Rennie Airth wrote a guest post (A Cautionary Word) in 2014 for Mystery Fanfare. Rennie Airth grew up in South Africa and after starting out as a journalist turned his hand to writing fiction. The first novel in his Madden series, River of Darkness, was published in 1999. Three others followed and the fifth in the series, The Death of Kings, was just published January 3. He is the winner of France's esteemed Grand Prix de Littérature Policière. His works have been nominated for the Edgar, Anthony, and Macavity Awards, among many others.
Once Upon a Time in Havana...
Before I took to writing mysteries I had another life as a foreign correspondent working for Reuters. For years I wandered about the world and although the glamour that is sometimes associated with those two words – foreign correspondent – sadly eluded me I had some experiences that even in retrospect still strike me as being better suited to the realms of fiction than hard fact.

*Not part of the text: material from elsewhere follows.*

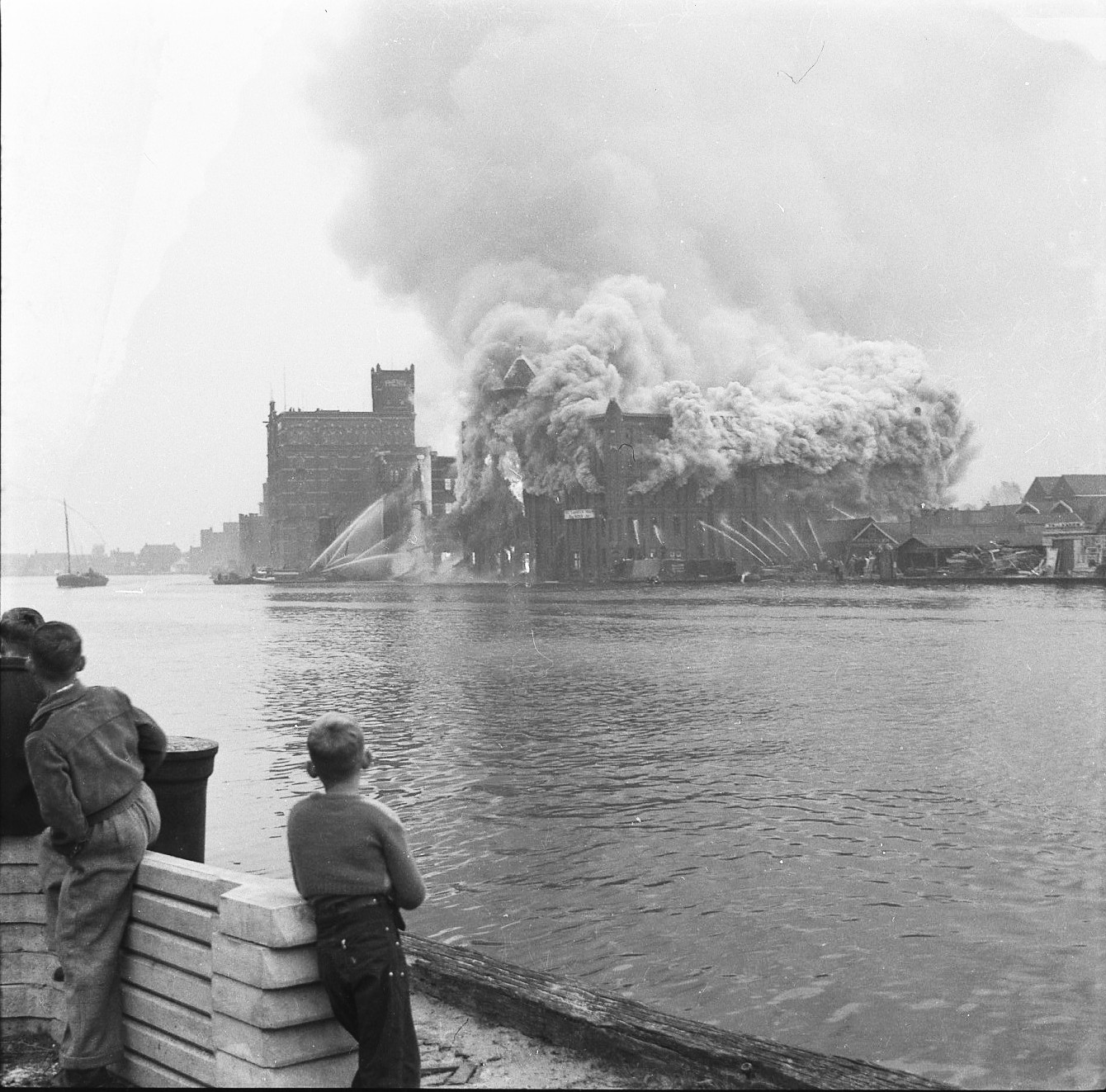 Brand Zaans Veem 15 oktober 1954

This was one of them.
Accompanied by a more senior colleague I had flown down from New York to Cuba – via Mexico City, since there was no direct air link -- with instructions to re-open the Reuters bureau in Havana, our previous correspondent having been expelled a year or so earlier on the bizarre and wholly fictitious grounds of being a gun-runner and the invitation from the Cuban authorities to return had been accompanied by the lure of an exclusive interview with Fidel Castro. Why were the Cubans being so friendly all of a sudden? It’s a long story which I won’t go into now and had to do with some buses which the British government had agreed to sell to Castro over strong American objections. Suffice to say, on the appointed day we sat as instructed in the lobby of one of Havana’s once plush but now fading hotels waiting for our host to make his appearance.
And there we continued to sit – throughout that afternoon and the two that followed. It was my first intimation that dictators not only march to a different drummer – they stick to their own time tables.
Finally my irate superior informed the Cuban Foreign Ministry that not even the President of the United States would keep a pair of journalists kicking their heels in this manner and if Castro had not appeared by the following day he himself would return to New York leaving me to deal with the situation as best I could.
Whether this had an effect or not I don’t know, but the following afternoon, as we sat in our accustomed chairs in the lobby, we heard the sound of approaching sirens and within seconds a posse of military cars drew up outside the hotel. Within moments the lobby was filled with armed guards, a precaution that struck us at the time as exaggerated given that there was no conceivable threat to the Maximum Leader anywhere in the vicinity. We were informed that Castro was waiting in a car outside and that we were to accompany him to a baseball game. The interview would take place later.
Given no choice in the matter, we quickly piled into one of the other cars and were whisked through the city, sirens screaming, to the stadium where we were finally introduced to the man himself. Dressed in his customary military fatigues, and somewhat distant in manner -- Fidel had a curious gaze that always seemed fixed on the middle distance rather than on what or who was in front of him, as though he had some other picture in his mind – he nevertheless graciously offered us a cigar each and presently I found myself seated in the bleachers one row below him puffing away contentedly as the game got under way.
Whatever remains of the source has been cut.